Sukses

Warga Sebut Ada Upaya Kapitalisasi Akses Perumahan Elite di Bekasi

Warga menolak jalan umum yang merupakan fasos fasum di perumahan elite Bekasi tersebut, dikendalikan secara sepihak oleh RW setempat.

Liputan6.com, Bekasi - Penutupan akses jalan Perumahan Kemang Pratama 3, Kota Bekasi, Jawa Barat, terus menuai protes masyarakat luas. Warga menolak jalan umum yang merupakan fasos fasum di perumahan elite tersebut, dikendalikan secara sepihak oleh RW setempat.

Berbagai opini dikemukakan warga yang tak setuju dengan kebijakan penutupan, yang dinilai semakin menyulitkan akses pengguna jalan yang biasa melintas.

Kekesalan warga semakin bertambah, dengan pemberlakuan kebijakan kartu akses berbayar, yang membuat warga semakin geram.

"Saya sangat tidak setuju adanya sistem pengkartuan, entah berapa pun jumlahnya. Karena akses kita terhalang. Kami meminta kembali kebijakan pengurus RW di Kemang Pratama 3," kata warga Kemang Pratama 2 Bekasi, King Vidor kepada Liputan6.com, Selasa (14/7/2020).

Dan sebagai fasos fasum, yang berhak menutup jalan menurutnya adalah pejabat yang betul-betul berwenang, seperti wali kota, lurah atau camat, bukan RW setempat.

"Permasalahannya ini juga saya mau menanyakan, itu fasos fasum sudah diserahkan oleh Pemkot atau belum. Kalau sudah, saya akan mengecek lagi apakah boleh dikapitalisasi," ujarnya.

King beranggapan ada upaya kapitalisasi pihak RW setempat terhadap akses jalan Kemang 3 yang seharusnya menjadi prasarana publik. Tindakan tersebut diakui King telah merugikan banyak pengguna jalan, yang waktu dan tenaganya terbuang dikarenakan harus memutar lebih jauh.

Selain itu, lanjut King, dampak lain dari kebijakan penutupan juga dapat mengurangi kondusifitas di lingkungan sekitar. Seperti halnya unjuk rasa warga beberapa hari lalu, yang menuntut pintu perkampungan kembali dibuka. Dan bukan tidak mungkin, ke depannya akan ada aksi demo kembali terkait masalah ini.

"Soalnya ini fasos fasum kok seperti dikapitalisasi oleh pengurus RW. Semua aktivitas dan urusan penting warga jadi terganggu," tegasnya.

Terkait masalah ini, pengamat perkotaan Universitas Trisakti, Yayat Supriyatna mengatakan upaya penutupan akses publik masih dianggap wajar, selama berkaitan dengan hal-hal bersifat darurat dan sesuai pertimbangan bersama.

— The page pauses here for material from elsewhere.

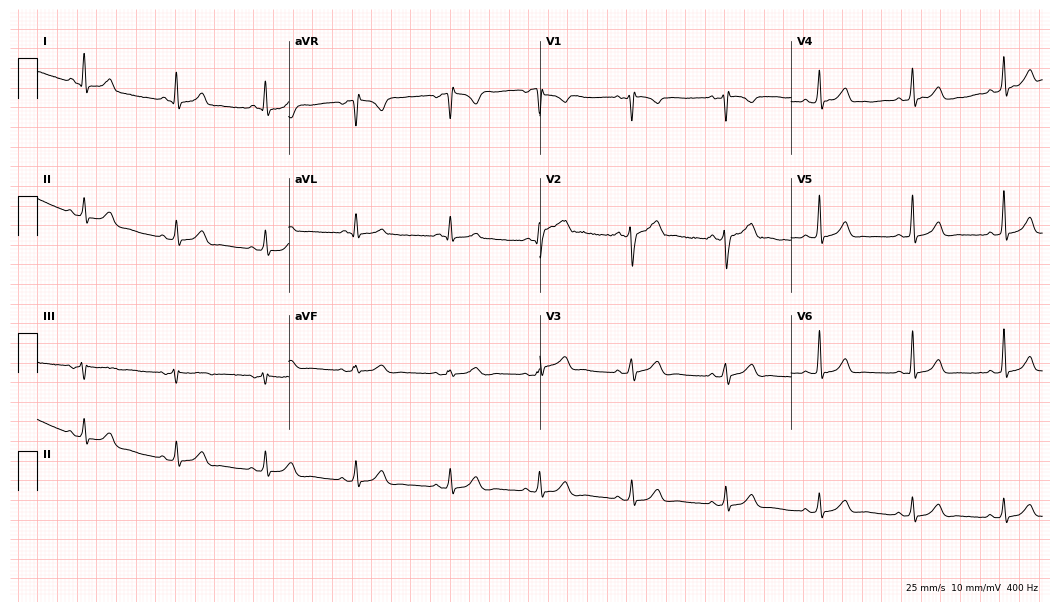
Electrocardiogram (10.2-second recording at 400 Hz), a male, 35 years old. Overall reading on record: normal ECG.

"Kepentingannya seperti apa. Kalau misalnya untuk pencegahan Covid-19, itu warga mempunyai hak untuk mempertimbangkan keamanan, keselamatan, itu dalam kondisi yang dikatakan darurat," katanya.

 

Saksikan video pilihan di bawah ini:

2 dari 2 halaman

Pemkot Bekasi Diimbau Ikut Turun Tangan

Terlebih jika dalam perencanaan awal, jalan tersebut hanya ditujukan untuk lingkungan perumahan dan bukan umum, maka bisa saja digunakan untuk sebesar-besarnya kepentingan dan keamanan warga setempat.

"Nah bagi warga yang merasa tadinya itu adalah jalan lingkungan perumahan dan bukan jalan umum, mereka punya hak dong karena namanya jalan lingkungan. Dibuka tutup berdasarkan kepentingan mereka," paparnya.

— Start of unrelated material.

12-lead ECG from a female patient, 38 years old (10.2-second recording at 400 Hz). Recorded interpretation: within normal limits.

Selain itu, lanjut Yayat, pertimbangan biaya pemeliharaan prasarana juga bisa dijadikan alasan kebijakan menutup akses jalan, demi menghindari kerusakan akibat seringnya pengguna jalan yang melintas.

"Bolehlah kalau mereka merawat, keluar uang, wajar mereka menuntut jalan harus terjaga. Kalau menjadi jalan publik, pemeliharaannya kan menjadi beban warga. Mungkin kartu itu digunakan untuk pemeliharaan jalan. Kalau jalan rusak dananya dari mana, dari Pemkot dikasih nggak?" celetuknya.

Meski demikian, ia mengimbau agar Pemkot Bekasi ikut turun tangan dalam menyikapi masalah ini agar tidak berlarut-larut dan menimbulkan kegaduhan.

"Sebetulnya kalau sudah jalan publik itu tidak boleh diportal atau ditutup. Tapi untuk dikendalikan boleh karena ada pertimbangan keamanan, masalah penyebaran virus, menghindari segala ancaman dan sebagainya. Makanya ada dialog, Pemkot harus turun tangan, bicara," tandasnya.